Local jurisdiction · Riverside County

Moreno Valley Zoning, Planning & Building Codes

What you can build in Moreno Valley depends on its local zoning and planning code, layered on the California Building Standards Code. Ask GoCodebook about any Moreno Valley address.

Key points

Zoning districts & allowed uses Setbacks & height limits FAR, lot coverage & density Building permits Remodels & change of use ADUs & JADUs Parking requirements Planning & design review

Last reviewed: July 3, 2026

Overview

This page explains how Moreno Valley regulates land use and development under its municipal planning and zoning code (Title 9 — Planning and Zoning), where to find the rules, and how key local programs (districts, overlays, specific plans, design review, and permit paths) work in practice. The city's code is arranged in numbered chapters and sections (for example, administration, development standards, parking, specific plans and design guidelines), and many of the controlling rules appear in Chapter 9 subparts (for example, § 9.01—§ 9.16). See the procedural authority and purpose statements in § 9.01.010 and the administration framework in § 9.01.130 for who runs the process and why.

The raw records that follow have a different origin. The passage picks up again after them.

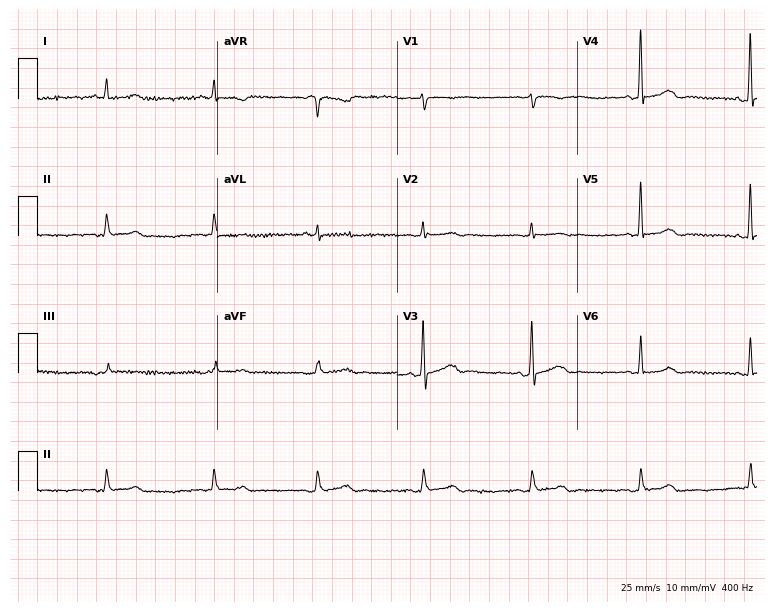
Standard 12-lead ECG recorded from a male, 74 years old. Read as a normal ECG.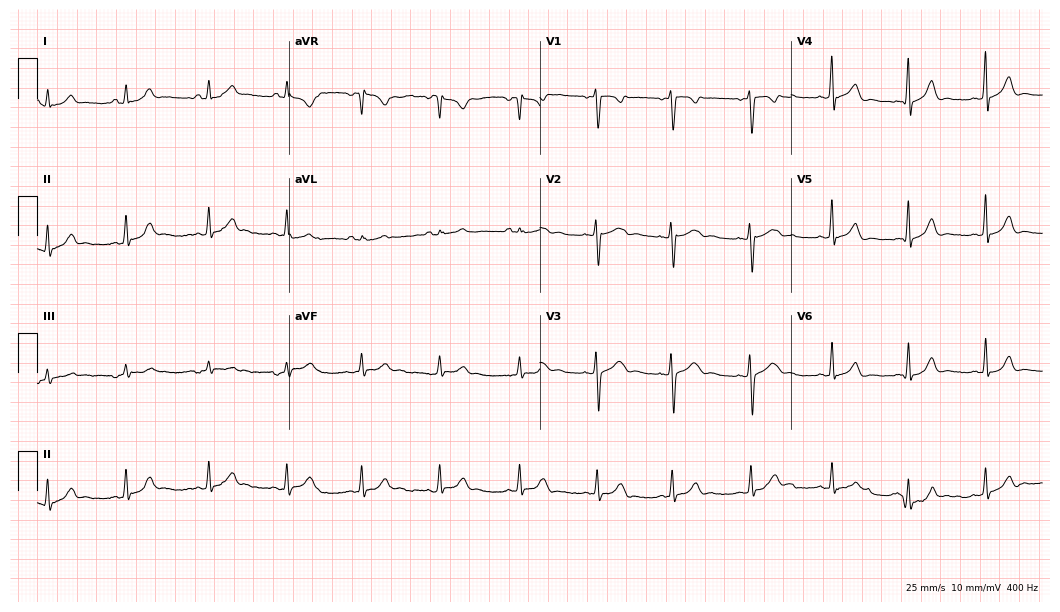
Resting 12-lead electrocardiogram (10.2-second recording at 400 Hz). Patient: a female, 19 years old. Read as a normal ECG.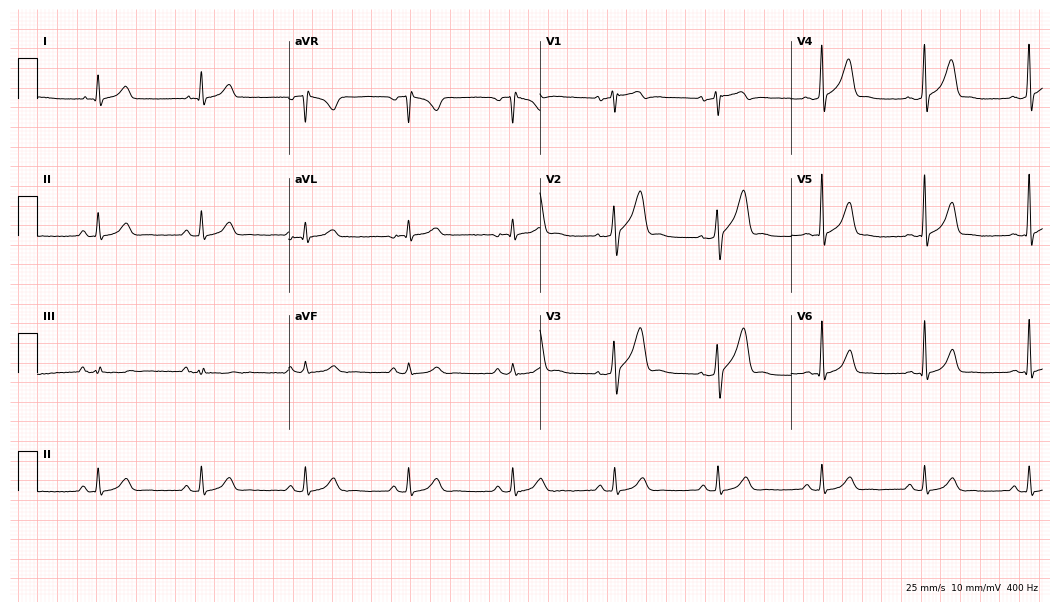
Electrocardiogram (10.2-second recording at 400 Hz), a male patient, 55 years old. Overall reading on record: normal ECG.

How Moreno Valley's code is organized

  • The city's zoning and planning regulations are published as Title 9 — Planning and Zoning. The Title begins with administration and purpose statements (for example, § 9.01.010) and then breaks into chapterized topics: administration and procedures (Chapter 9.01 / 9.02 and related §§), district-specific development standards (Article(s) with tables such as the Business Flex, Downtown Center and Corridor Mixed-Use tables), performance standards (Chapter 9.10), off‑street parking (Chapter 9.11), signs (Chapter 9.12), specific plans (Chapter 9.13), land divisions (Chapter 9.14), and design/site guidelines (Chapter 9.16). For the code's overall purpose and authority see § 9.01.010 and for the community development/permit application duties see § 9.01.130.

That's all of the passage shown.